I was ignorant for a long time. But when I discovered the Shorter Catechism, things started changing fast. I have been frustrated in my attempts to encourage people to consider a Reformed perspective.

I recently spoke to my in-laws about the Lord's Day. My mother-in-law looked like she would never talk to me again.

With most people I talk to, not even a moment's consideration is given for the possibility that this Reformed chap might just be on to something... Instead of opening their Bibles, they open their mouths to call me "legalist", "Pharisee" and such like.

I am entirely alone in my convictions here. How sweet it would be to have a face-to-face conversation with another Reformed Christian.

Thank you for your words of support. They really do help.

Reactions: Like 3


----------



## earl40 (Feb 23, 2018)

Tom Hart said:


> I was ignorant for a long time. But when I discovered the Shorter Catechism, things started changing fast. I have been frustrated in my attempts to encourage people to consider a Reformed perspective.
> 
> I recently spoke to my in-laws about the Lord's Day. My mother-in-law looked like she would never talk to me again.
> 
> ...



Be patient and kind and show what one ought to do, and not do, by example. Also remember love covers a multitude of sin, which includes our blind spots.


----------



## Jack K (Feb 23, 2018)

Tom Hart said:


> Today I expressed my view to another believer and his reply was this: "Why do you have to be a stumbling block?"
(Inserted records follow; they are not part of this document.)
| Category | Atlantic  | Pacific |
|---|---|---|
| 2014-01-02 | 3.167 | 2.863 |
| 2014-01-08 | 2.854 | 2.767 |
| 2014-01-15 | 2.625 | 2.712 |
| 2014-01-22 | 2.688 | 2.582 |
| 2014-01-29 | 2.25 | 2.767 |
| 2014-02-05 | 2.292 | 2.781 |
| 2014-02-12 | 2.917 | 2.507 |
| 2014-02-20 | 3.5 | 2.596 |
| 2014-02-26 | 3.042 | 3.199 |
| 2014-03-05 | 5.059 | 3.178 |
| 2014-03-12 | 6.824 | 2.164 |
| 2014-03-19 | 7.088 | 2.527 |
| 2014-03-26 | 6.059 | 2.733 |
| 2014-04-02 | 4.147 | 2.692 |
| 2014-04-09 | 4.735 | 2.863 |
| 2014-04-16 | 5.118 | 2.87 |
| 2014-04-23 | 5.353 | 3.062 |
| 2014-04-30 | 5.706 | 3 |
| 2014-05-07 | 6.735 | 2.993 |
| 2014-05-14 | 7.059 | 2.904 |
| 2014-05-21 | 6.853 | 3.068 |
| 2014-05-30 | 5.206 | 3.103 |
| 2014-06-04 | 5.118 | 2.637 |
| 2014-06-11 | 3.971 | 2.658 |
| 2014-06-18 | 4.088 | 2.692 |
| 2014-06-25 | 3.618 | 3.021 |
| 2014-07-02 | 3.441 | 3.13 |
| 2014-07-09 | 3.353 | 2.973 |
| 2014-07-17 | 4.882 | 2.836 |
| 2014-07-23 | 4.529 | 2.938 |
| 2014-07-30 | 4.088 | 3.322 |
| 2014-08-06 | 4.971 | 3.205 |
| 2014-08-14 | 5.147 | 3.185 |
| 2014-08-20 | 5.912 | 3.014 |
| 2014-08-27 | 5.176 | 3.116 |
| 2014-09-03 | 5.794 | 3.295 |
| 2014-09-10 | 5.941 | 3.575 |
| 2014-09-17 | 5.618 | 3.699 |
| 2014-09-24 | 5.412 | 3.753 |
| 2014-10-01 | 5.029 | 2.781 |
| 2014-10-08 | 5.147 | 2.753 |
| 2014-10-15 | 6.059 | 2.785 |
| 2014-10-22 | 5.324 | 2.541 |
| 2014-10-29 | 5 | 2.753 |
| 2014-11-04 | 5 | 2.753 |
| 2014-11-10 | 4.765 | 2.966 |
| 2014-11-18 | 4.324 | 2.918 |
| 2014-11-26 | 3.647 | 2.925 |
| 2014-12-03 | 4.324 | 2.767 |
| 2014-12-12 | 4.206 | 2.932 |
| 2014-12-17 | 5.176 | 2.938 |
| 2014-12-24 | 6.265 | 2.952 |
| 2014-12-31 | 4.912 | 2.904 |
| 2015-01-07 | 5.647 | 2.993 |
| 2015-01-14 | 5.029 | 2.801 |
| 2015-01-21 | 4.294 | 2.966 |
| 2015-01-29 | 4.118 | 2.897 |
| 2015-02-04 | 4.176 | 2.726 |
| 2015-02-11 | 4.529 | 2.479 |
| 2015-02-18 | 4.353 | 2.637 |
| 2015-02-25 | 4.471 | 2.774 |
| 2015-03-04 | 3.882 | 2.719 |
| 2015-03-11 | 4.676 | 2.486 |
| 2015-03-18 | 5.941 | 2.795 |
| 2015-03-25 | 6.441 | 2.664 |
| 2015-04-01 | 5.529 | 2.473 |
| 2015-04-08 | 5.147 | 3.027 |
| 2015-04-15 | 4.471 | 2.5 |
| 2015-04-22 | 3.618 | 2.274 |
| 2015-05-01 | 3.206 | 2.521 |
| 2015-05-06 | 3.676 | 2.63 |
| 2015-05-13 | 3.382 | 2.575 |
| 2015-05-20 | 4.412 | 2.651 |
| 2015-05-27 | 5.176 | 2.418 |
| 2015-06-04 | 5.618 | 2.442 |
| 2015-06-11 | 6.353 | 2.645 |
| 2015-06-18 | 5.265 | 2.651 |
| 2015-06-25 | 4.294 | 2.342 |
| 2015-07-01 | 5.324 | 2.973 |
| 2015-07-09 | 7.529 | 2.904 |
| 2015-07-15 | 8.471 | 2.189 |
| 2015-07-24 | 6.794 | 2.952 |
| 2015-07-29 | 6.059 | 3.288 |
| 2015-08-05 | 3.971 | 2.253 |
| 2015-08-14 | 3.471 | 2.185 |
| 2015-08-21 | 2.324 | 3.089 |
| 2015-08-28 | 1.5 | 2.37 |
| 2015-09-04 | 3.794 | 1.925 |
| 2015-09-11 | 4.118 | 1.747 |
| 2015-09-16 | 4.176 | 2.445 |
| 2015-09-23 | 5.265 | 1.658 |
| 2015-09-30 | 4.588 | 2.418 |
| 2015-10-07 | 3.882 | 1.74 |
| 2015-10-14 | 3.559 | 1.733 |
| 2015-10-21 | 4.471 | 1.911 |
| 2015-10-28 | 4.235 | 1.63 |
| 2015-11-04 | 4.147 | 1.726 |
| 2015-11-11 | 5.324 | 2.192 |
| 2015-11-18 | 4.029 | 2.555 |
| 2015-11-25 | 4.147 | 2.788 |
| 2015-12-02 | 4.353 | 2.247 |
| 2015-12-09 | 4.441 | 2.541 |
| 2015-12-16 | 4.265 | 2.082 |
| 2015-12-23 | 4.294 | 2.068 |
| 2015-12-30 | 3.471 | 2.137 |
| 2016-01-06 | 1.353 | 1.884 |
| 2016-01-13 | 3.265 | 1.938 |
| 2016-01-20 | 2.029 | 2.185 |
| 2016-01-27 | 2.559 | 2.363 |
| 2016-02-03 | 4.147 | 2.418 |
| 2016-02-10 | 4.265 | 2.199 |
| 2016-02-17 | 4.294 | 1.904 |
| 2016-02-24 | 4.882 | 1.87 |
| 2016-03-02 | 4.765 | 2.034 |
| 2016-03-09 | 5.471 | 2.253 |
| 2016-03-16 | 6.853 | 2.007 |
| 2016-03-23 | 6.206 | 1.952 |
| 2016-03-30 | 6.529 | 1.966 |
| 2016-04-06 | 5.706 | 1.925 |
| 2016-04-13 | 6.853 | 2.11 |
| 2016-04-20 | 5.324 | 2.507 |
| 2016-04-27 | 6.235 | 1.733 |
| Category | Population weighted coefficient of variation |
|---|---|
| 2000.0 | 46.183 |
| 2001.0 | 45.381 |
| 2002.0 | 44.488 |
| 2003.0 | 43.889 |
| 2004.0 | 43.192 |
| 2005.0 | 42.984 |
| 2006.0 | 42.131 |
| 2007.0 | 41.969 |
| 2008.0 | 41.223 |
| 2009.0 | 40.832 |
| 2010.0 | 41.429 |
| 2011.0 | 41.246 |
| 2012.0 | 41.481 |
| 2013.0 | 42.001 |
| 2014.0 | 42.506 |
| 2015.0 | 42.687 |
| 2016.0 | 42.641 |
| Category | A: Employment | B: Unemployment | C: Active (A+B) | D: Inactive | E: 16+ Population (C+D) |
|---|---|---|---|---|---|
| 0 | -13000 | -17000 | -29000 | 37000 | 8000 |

If you have become convinced that merely being asked by your elders to read Scripture in the service is not enough of a calling to qualify you, I would think you can decline in a way that does not cause others to stumble. You can say no in a way that is still respectful of the elders' leadership and does not undermine them. No need to publicize your disagreement or explain your reasons. Correcting your elders as you chat with others in the church would be out of place much as presuming to preach would be.

Reactions: Like 1


----------



## Ed Walsh (Feb 23, 2018)

Tom Hart said:


> The Westminster Divines were clear that only those _gifted_, _approved_ and _called_ may preach. But who may read the Scriptures aloud to the congregation during the corporate worship?



I attend a PCA church, and their form of government is OK as far as it goes, but there is one phrase (see *bold type* in the last sentence below) that spoils the Public Reading of Holy Scripture in my church.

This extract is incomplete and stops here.